One such program that has substantially grown not necessarily as a result of, but since the cuts is the Institute for Quantitative Theory and Methods (QuanTM), created in 2011. Forman tasked current Department of Political Science Chair and QuanTM Director Clifford J. Carrubba with designing the program.
While it’s difficult to prove the 2012 cuts allowed for the QuanTM program’s creation, Forman’s re-allocation of resources has allowed Emory’s Political Science program to attract strong faculty members in the wake of four professors’ retirements over the past few years, Carrubba said.
“As any good leader should do, he made tough calls,” he said.

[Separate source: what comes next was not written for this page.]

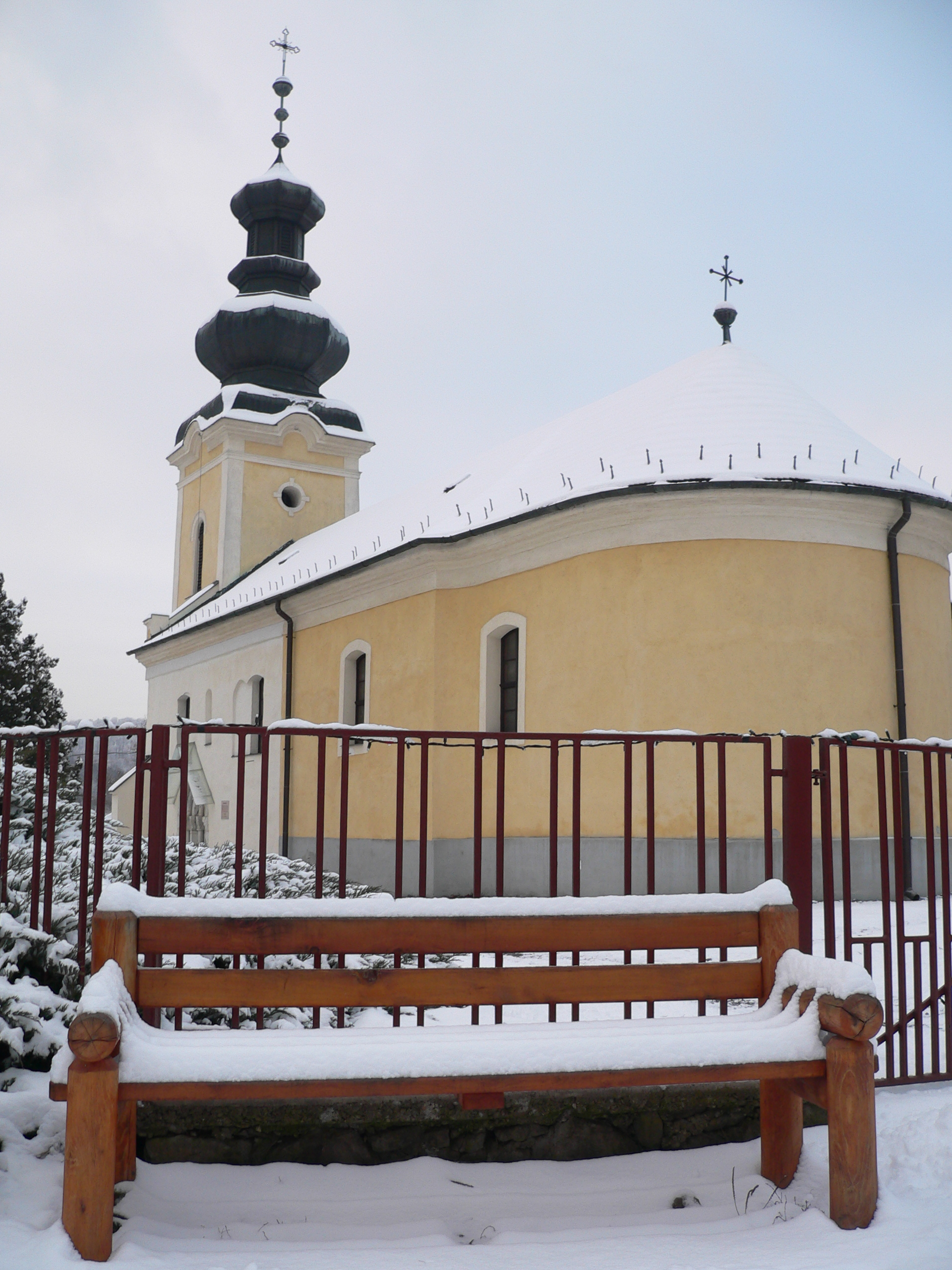 Füzér Római katolikus templom

Meanwhile, former James M. Cox Jr. Professor of Journalism Hank Klibanoff maintains that Forman acted with incomplete information, and points to the James M. Cox, Jr. Foundation’s withdrawal of a $1.35 million journalism endowment that funded his chair following Forman’s cuts announcement. Based on the cost of running the journalism program, Klibanoff calculated that the College saved around $180,000 a year.
Vice President of Cox Foundations Nancy Rigby could not be reached for immediate comment.
Klibanoff added that Forman’s decision to cut the journalism program came out of the blue; Forman had promoted Klibanoff to chair of the program less than a month before telling him it would be severed.
Contrary to Klibanoff’s portrayal, Carrubba said Forman never made him feel like the latter’s employee.
“[Forman] was great because he didn’t micromanage. He let people follow their passions,” Carubba said.
Although much of the heat in response to the cuts was directed at Forman, the College Financial Advisory Committee, which was created while Forman’s predecessor, Bobby Paul, was in office, made recommendations which were used in Forman’s decision, and the plan was unanimously approved by the Board of Trustees months before his announcement, he told the Wheel.
Despite the criticism he has received over the past few years, Forman said he will most miss direct engagement with faculty and students at his Tulane job.
“We went through a difficult time after the Great Recession as every other institution did … but we [now] have new buildings and new programs,” he said. “My thoughts keep returning to the people. I’m proud of the faculty and students we’ve recruited to Emory.”
“Whatever small role I played in that, I’m most proud of,” Forman said.